KOLAKA — Pengiriman ore nikel dari kawasan Indonesia Growth Project (IGP) Pomalaa PT Vale Indonesia Tbk ke Morowali menuai pertanyaan. Bukan hanya soal mekanisme penjualan, dugaan adanya pengawalan aparat militer dalam pengiriman tersebut juga dipertanyakan.
Wakil Sekretaris Jenderal Bidang ESDM PB HMI, Munawir, meminta PT Vale memberikan penjelasan terbuka mengenai proses penjualan ore tersebut.
Menurut Munawir, yang perlu dijelaskan bukan sekadar ke mana ore dikirim. Ia mempertanyakan apakah penjualan dilakukan melalui tender, siapa pembelinya, berapa volume dan kadar ore yang dijual, serta berapa harga transaksinya.
“Kalau benar ore IGP Pomalaa dijual dan dikirim ke Morowali tanpa tender, ini harus diperiksa. Publik perlu tahu kapan tender dilakukan, siapa pemenangnya, berapa volumenya, dan kadar berapa yang dilelang,” kata Munawir.
Ia juga meminta adanya pemeriksaan terhadap kesesuaian antara ore yang dilelang dengan ore yang dikirim ke Morowali.
Pertanyaan tersebut mencakup kadar dan volume material yang dikirim. Munawir menilai seluruh informasi itu harus dapat ditelusuri melalui dokumen transaksi.
“Kadar berapa yang dilelang dan kadar berapa yang dikirim ke Morowali?
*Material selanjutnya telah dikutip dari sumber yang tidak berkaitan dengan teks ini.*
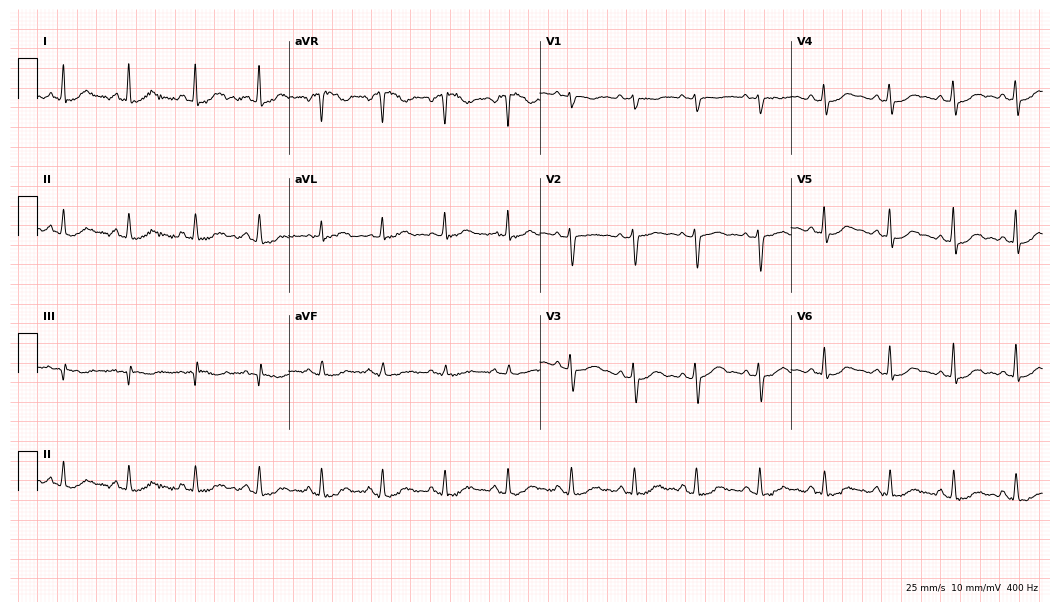
12-lead ECG from a female patient, 48 years old (10.2-second recording at 400 Hz). Recorded interpretation: within normal limits.
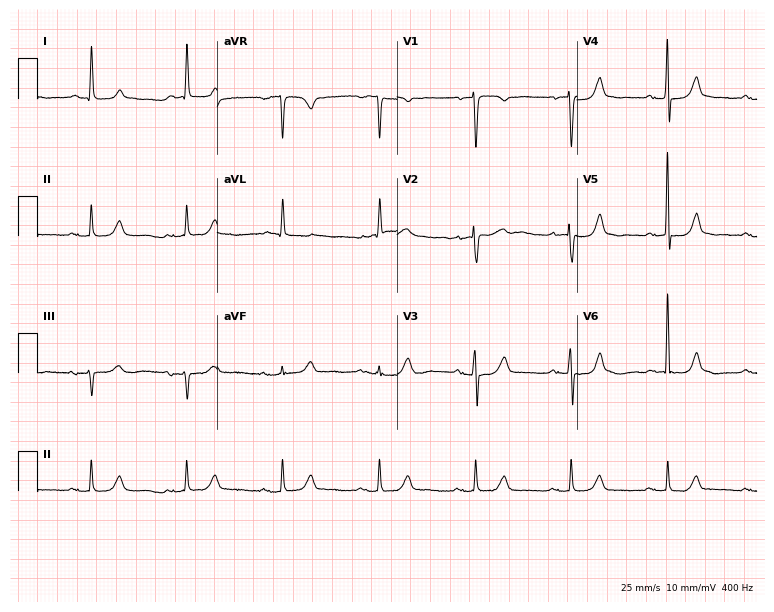
ECG (7.3-second recording at 400 Hz) — a 77-year-old female patient. Screened for six findings — first-degree AV block, right bundle branch block, left bundle branch block, sinus bradycardia, atrial fibrillation, sinus tachycardia — none is recorded.

Apakah ore yang dikirim sesuai dengan spesifikasi dan volume yang ditenderkan? Semua itu harus dibuka berdasarkan dokumen,” ujarnya.
Menurut Munawir, status PT Vale sebagai perusahaan terbuka membuat keterbukaan informasi menjadi hal penting, khususnya terkait tata kelola kegiatan usaha.
Ia meminta perusahaan menjelaskan dasar hukum penjualan, mekanisme tender, pihak pembeli, kadar dan volume ore, harga transaksi serta dasar pengiriman ore dari Pomalaa ke Morowali.
“Vale merupakan perusahaan terbuka atau Tbk. Karena itu, publik harus mendapatkan informasi yang transparan mengenai bagaimana ore dikelola dan dijual. Jangan sampai publik hanya mengetahui ore dimuat lalu dikirim ke Morowali, sementara mekanisme transaksinya tidak jelas,” katanya.
Selain transaksi, Munawir mempertanyakan dugaan adanya pengawalan aparat militer dalam proses pengiriman ore.
Ia meminta agar keberadaan aparat, apabila benar terdapat pengawalan, dijelaskan secara terbuka, termasuk dasar penugasan dan tujuan pengamanan tersebut.
“Kalau memang ada pengawalan, harus jelas dasar tugasnya. Jangan sampai muncul pertanyaan di masyarakat karena tidak ada penjelasan mengenai siapa yang memberikan penugasan dan untuk kepentingan apa,” kata Munawir.
Munawir juga meminta KPK dan Kejaksaan Agung ikut menelusuri persoalan tersebut apabila ditemukan indikasi pelanggaran atau potensi kerugian negara.
“Kalau ada indikasi kerugian negara, KPK dan Kejaksaan Agung harus turun. Periksa seluruh dokumen dan aliran transaksinya. Jangan sampai persoalan seperti ini hanya menjadi polemik tanpa ada pemeriksaan yang transparan,” tegasnya.
Terkait angka potensi kerugian negara yang disebut bisa mencapai triliunan rupiah, Munawir mengatakan angka tersebut masih harus dibuktikan melalui audit dan pemeriksaan resmi.
Perhitungan kerugian, menurut dia, tidak bisa hanya berdasarkan perkiraan. Volume ore, kadar, harga transaksi, kewajiban penerimaan negara dan komponen lainnya harus diperiksa terlebih dahulu.
“Yang penting sekarang adalah membuka datanya. Kalau memang sesuai aturan, buktikan dengan dokumen. Kalau ada pelanggaran, proses sesuai hukum,” ujarnya.
Sementara itu, informasi mengenai dugaan penjualan ore tanpa tender dan pengawalan aparat militer tersebut masih membutuhkan klarifikasi dari pihak terkait.
Hingga berita ini diterbitkan, awak media masih berupaya mengonfirmasi pihak PT Vale Indonesia Tbk terkait persoalan tersebut.